The impact of the Trans Pacific Partnership agreement (TPP) on the U.S. dairy industry was covered in the October 16 post to this blog.  Recent statements from the President-elect indicate that the TPP will be rejected in its present form.  While there are opposing opinions on the impact of this agreement on the dairy industry, by the analytics reviewed in the October 16 post, the TPP would have increased price volatility and potentially had a negative influence on milk prices.

Exchange rates have been reviewed in many past posts to this blog.  A strong USD always means that U.S. exports will be more expensive on the international markets.  That means that prices for U.S. products must be lower in order to compete.  Below are the three most important charts for USD exchange rates that have a strong influence on dairy prices.  They are shown for the period from November 7, the day before the elections, to November 23.  The first two charts show the USD vs. the Euro and the NZD; as Europe and New Zealand are the largest dairy exporters on the international markets competing with the U.S.  In both cases, the USD has become increasingly strong.  The change is somewhere around 4%.

Mexico is the largest U.S. trading partner for dairy exports.  Mexico is also a major partner for imports of butter.  The change in exchange rates between the USD and the Mexican Peso is around 10%.  The drop in the Peso started as the election ballets were counted.  With the surprising elections returns, there is also the possibility of revisions to NAFTA.  The impact on dairy exports and imports with Mexico is unclear at this time, but a stronger USD and weaker Mexican Peso is not good news for dairy exports.

During this same time span, cheese prices on the CME have fallen about 8%.   While there can be many factors influencing cheese prices, the impact of exchange rates and trade agreements are certainly a factor.  One of two things will happen.

1.  The stronger USD would make export volumes decline, increasing domestic inventories and thereby reducing domestic cheese prices.
2. With the stronger USD, export prices would drop to maintain the volume of exports,  having a similar impact on domestic prices.

Cheese prices are by far the most important factor in calculation of the Class III milk price (see earlier post).

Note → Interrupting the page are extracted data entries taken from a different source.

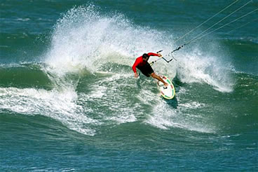 Kitesurfer / Kite Wave / praia da ibiraquera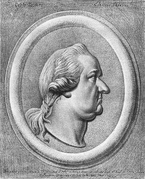 Franz Anton Leitenstorffer (1721-1795), Radierung, Kurfürst Karl Theodor (Pfalz-Bayern)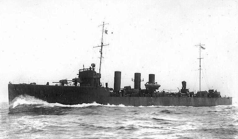 Der britische Zerstörer HMS TURBULENT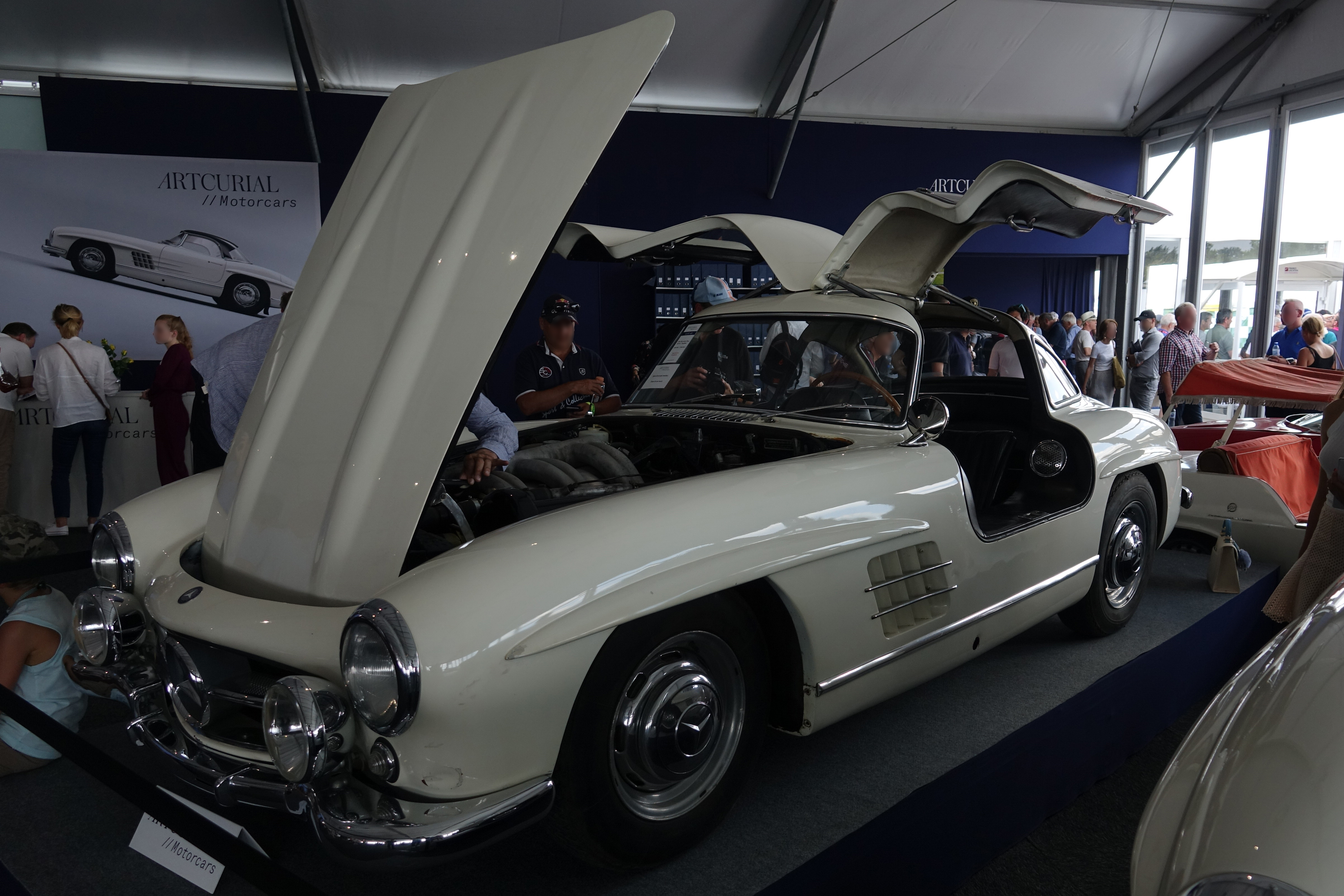 1956 Mercedes-Benz 300 SL Gullwing ("Papillon") Châssis n° 198.040 6500180. Swedish owner 1966 to 2018. No reserve, sold for 1,013,200 € at Vente Artcurial - Le Mans Classic 2018.[1]

Butter prices have increased slightly during this time span and NDM prices have remained stable.  Butter exports are already almost zero, so the export price or the loss of export volume is not a factor for butter prices.   Butter imports come primarily from Ireland, Mexico, and New Zealand and average around 6% of U.S. butter production.  Except for NAFTA, butter imports are limited by the two tier quota and tariff specifications.  Overall, the impact on butter prices is cloudy.

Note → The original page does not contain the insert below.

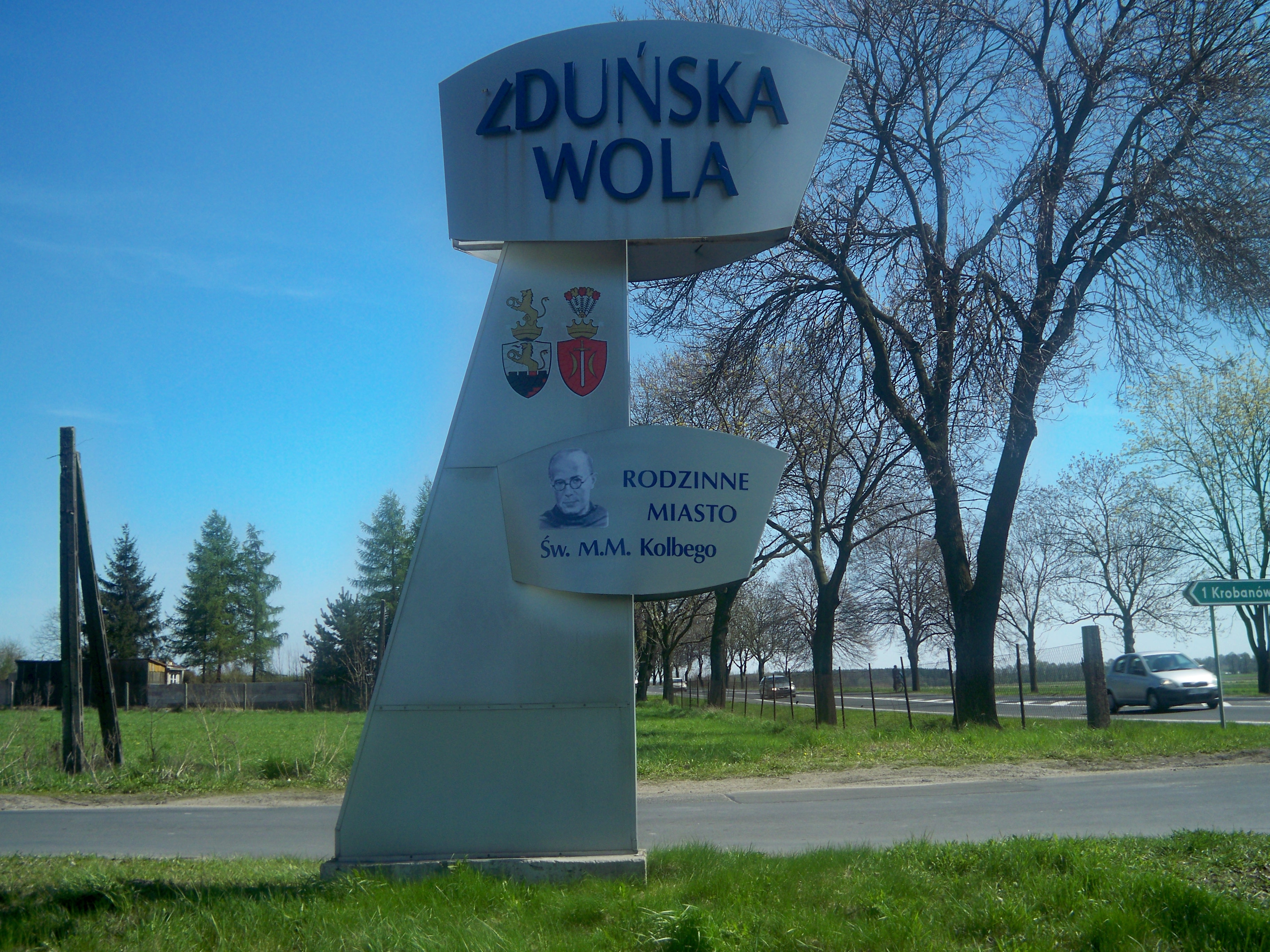 Witacz na drodze krajowej nr 12,14

NDM/SMP is largely exported.  The largest export market by far is Mexico.  The stability of the NDM price is surprising.  NDM prices will continue to be followed in upcoming posts to this blog.

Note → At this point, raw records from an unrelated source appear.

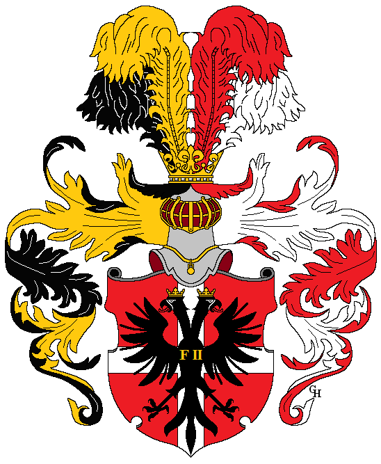 Wappen des österreichischen Beamten und späteren Wiener Bürgermeisters Stephan Wohlleben (1751–1823), verliehen anlässlich seiner Erhebung in den österreichischen Adelsstand mit dem Ehrenwort "Edler von" 1801. Zeichnung von Gerd Hruška ( Für weitere Informationen zu dieser Standeserhebung siehe (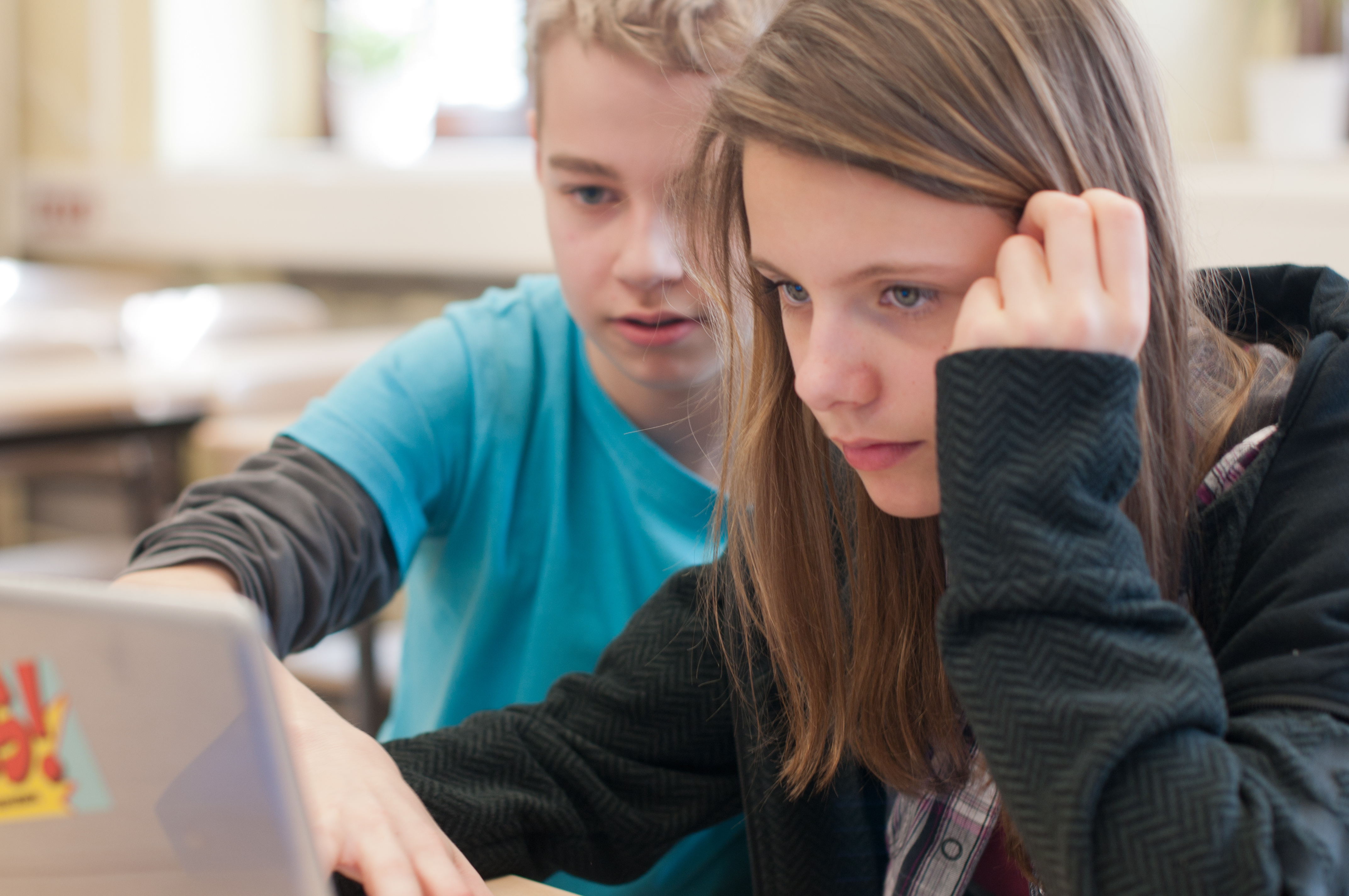 Pressetermin zum Einsatz von Wikis in der Ausbildung mit der Berliner Morgenpost in der [ Archenhold- Oberschule] Berlin- Treptoweine schriftliche Einverständniserklärung der Eltern zur Veröffentlichung der Fotos ihrer Kinder liegt vor.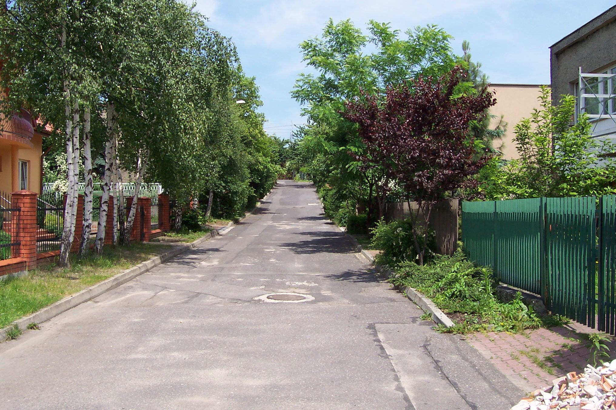 Katowice, Brynów, kępowa street. Author : Krzysztof Blachnicki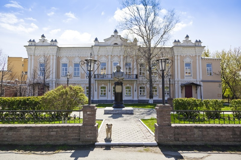 Kurgan.Pro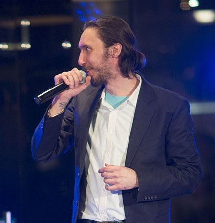 Marijus Berenis Tru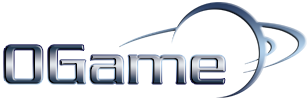 Logo des Browsergames OGame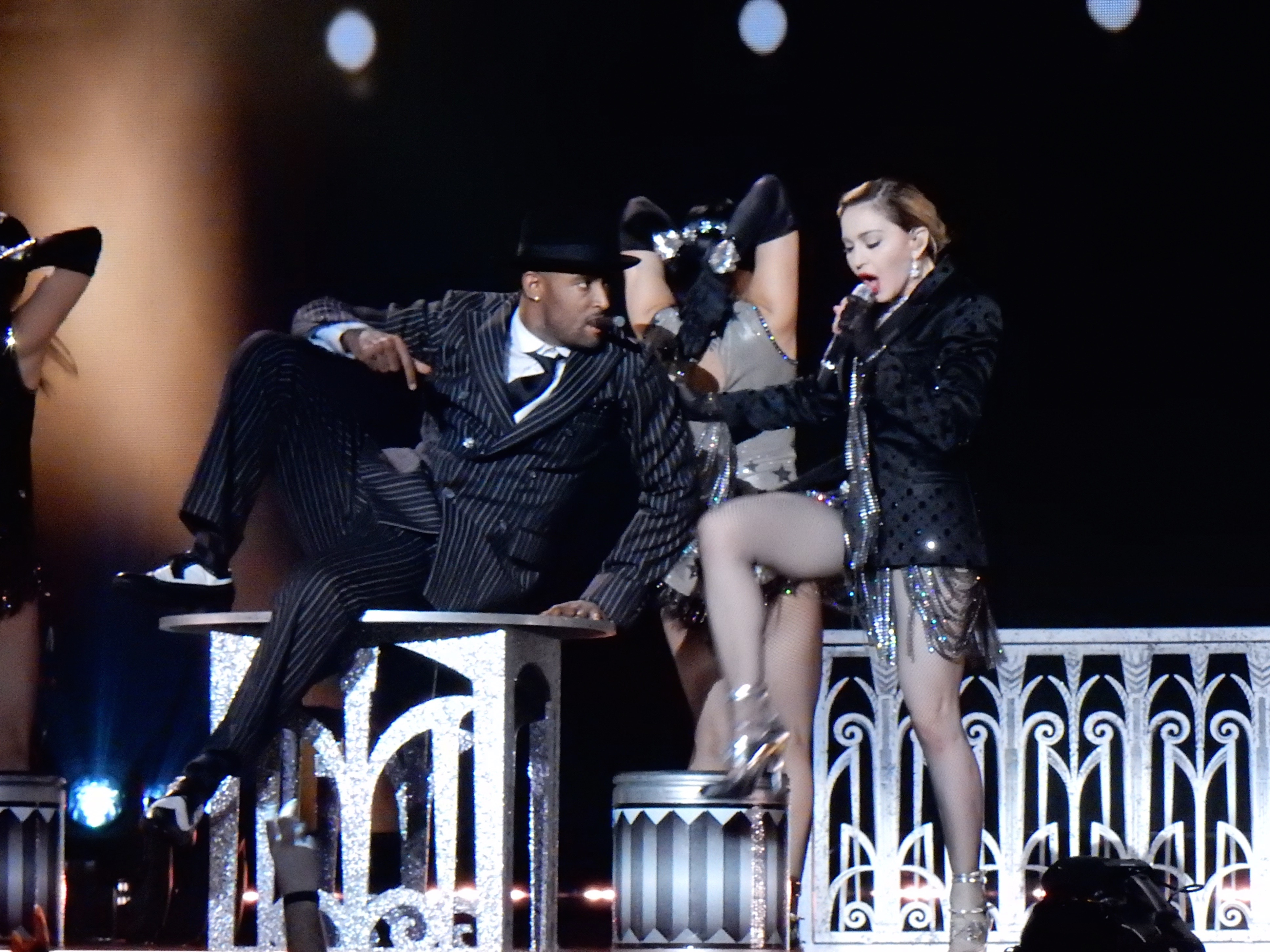 Madonna - Rebel Heart Tour Cologne 2

Class and Component prices for November will be published on December 2.  Current data would indicate that the Class III milk price will be well above the prior month.  The next post will review the November Class and Component price announcement.

Sunday, November 13, 2016

Update on U.S. Dairy Exports & Imports

Dairy import and export data is now available for the month of September 2016.  Exports of NDM/SMP remain robust, but at low prices.  Exports of butter remain near zero and exports of cheese remain stable.

Net exports (exports minus imports) of cheese and butter remain low, as international prices remain lower than U.S. prices.   Shown below are the net exports of cheese and butter through September 2016.  In each case, there is no obvious trend and net exports remain very low.  If imports were not limited by the two tier quota and tariff program, net exports volumes would probably be lower prompting lower domestic prices.  The phased elimination of the two tier quota and tariff process is one of the items included in the TPP agreement now before congress.  See the October 16 post to this blog for more details on the TPP.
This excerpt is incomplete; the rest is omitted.